### [Available records]
════════
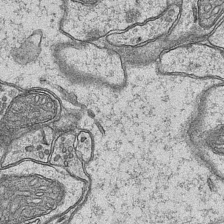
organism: Mouse
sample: CA1 Hippocampus
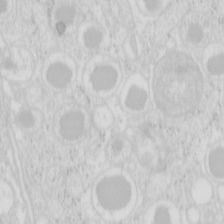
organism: Mouse
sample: Pancreas
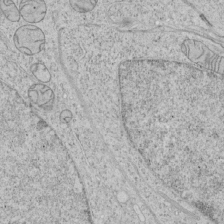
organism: Human
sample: Mitochondria in HCT116 cells
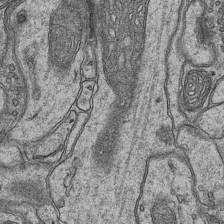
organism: Mouse
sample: CA1 Hippocampus
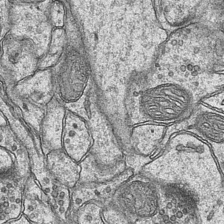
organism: Mouse
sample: CA1 Hippocampus
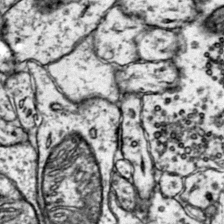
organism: Mouse
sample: Primary visual cortex
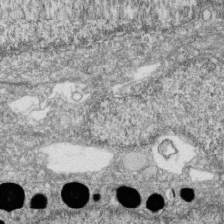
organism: Zebrafish
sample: Cilia; retinal pigment epithelium
════════
### [Exercise description]
Would you copy each line above exactly as given, dropping any images?

### [Answer to this problem]
organism: Mouse
sample: CA1 Hippocampus
organism: Mouse
sample: Pancreas
organism: Human
sample: Mitochondria in HCT116 cells
organism: Mouse
sample: CA1 Hippocampus
organism: Mouse
sample: CA1 Hippocampus
organism: Mouse
sample: Primary visual cortex
organism: Zebrafish
sample: Cilia; retinal pigment epithelium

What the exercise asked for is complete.